My weakness became a role I was playing.

Chloe stayed hidden in the only place in the house I knew they could not reach without me knowing—a small, reinforced room behind a panel in the back hallway, built years ago when I had convinced myself that extra security was a wise investment. Friends had joked about my “paranoia.” Now, that paranoia was the only reason my daughter had a safe place to sleep.

Inside the hidden room, a small monitor flickered with images from the cameras placed around the property. Chloe watched them, her thin face pale in the glow.

Every night, I slipped away under the excuse of needing to rest and locked myself in my study. From there, I made the call I had been thinking about since the moment Chloe said their names.

Not to the police.

To Frank Monroe.

Frank had worked for my father before me, the kind of security chief who noticed everything and said very little. He had been watching Vanessa and Colby with quiet, controlled suspicion for months, but he never approached me directly. Maybe he felt it wasn’t his place. Maybe he knew I wasn’t ready to hear it.
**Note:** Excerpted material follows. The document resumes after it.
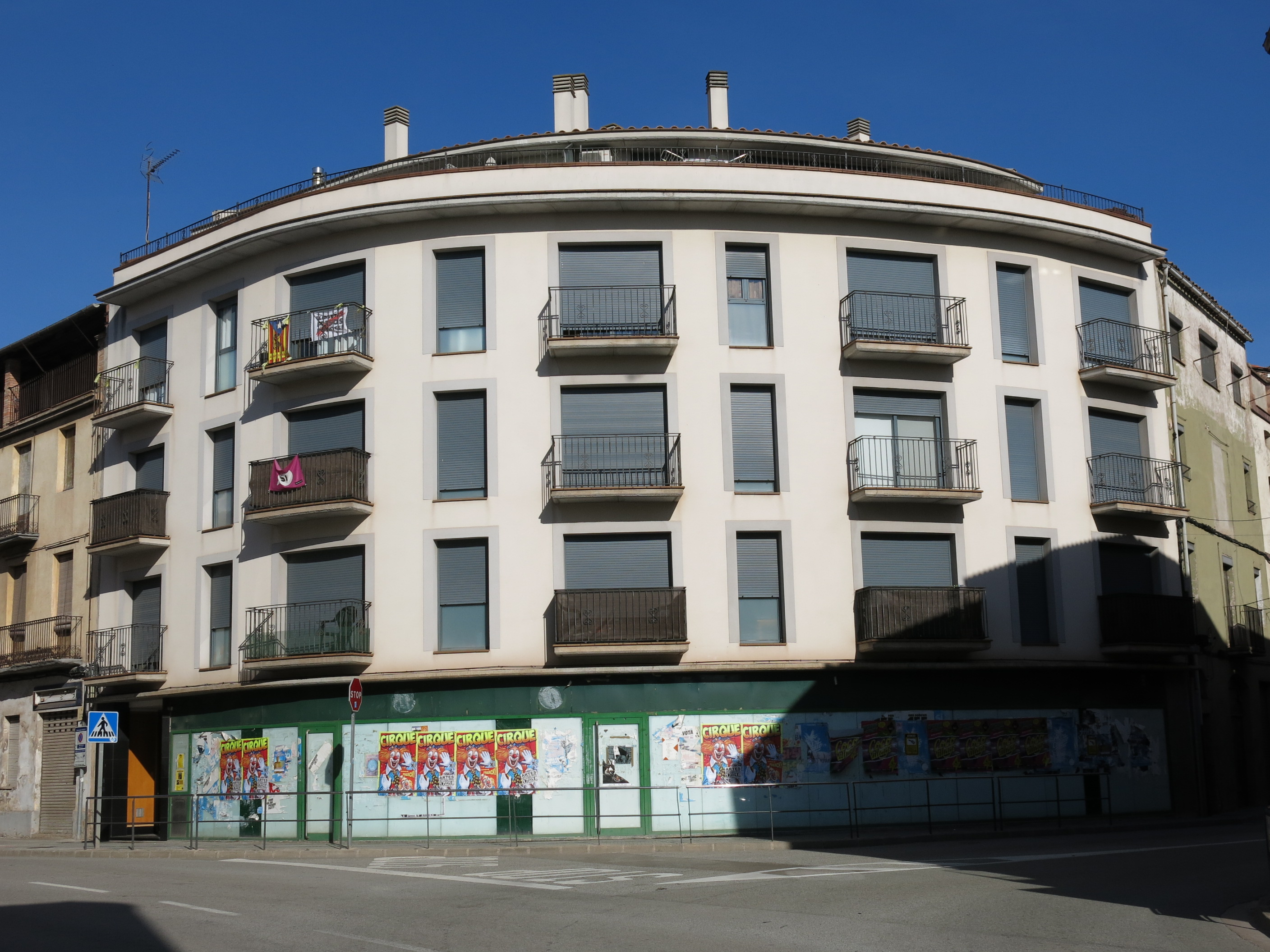 La Cooperativa (Artés)

When he stepped into the study through the side entrance and saw Chloe step out from the hidden door, he didn’t faint or gasp. His eyes narrowed. He crossed himself once, then looked straight at me.

“What do you need me to do, sir?” he asked.

Just like that, we had a team.

The Collapse

The “collapse” happened on a Thursday.

Vanessa and Colby were in the dining room, pretending to argue over quarterly reports. Their raised voices floated down the hallway in a performance that sounded practiced and hollow.

I stepped out of my study, walked halfway down the corridor—and let my legs give out.

The floor rushed up to meet me. I heard the thud of my body, the clatter of the locket as it flew from my hand. A second later, Vanessa’s scream sliced through the house.

“Marcus! Marcus!”

Footsteps pounded against the hardwood. Colby appeared above me, his face arranged in the perfect mix of fear and control.

“Call emergency,” he barked, then dropped to his knees and pressed two fingers to my neck.

His hand was warm. His fingers trembled, but not from grief.

“I don’t… I don’t feel anything,” he said loudly, just as Frank came in from the side door in his role as head of security, already on the phone with a private medical team we kept on retainer.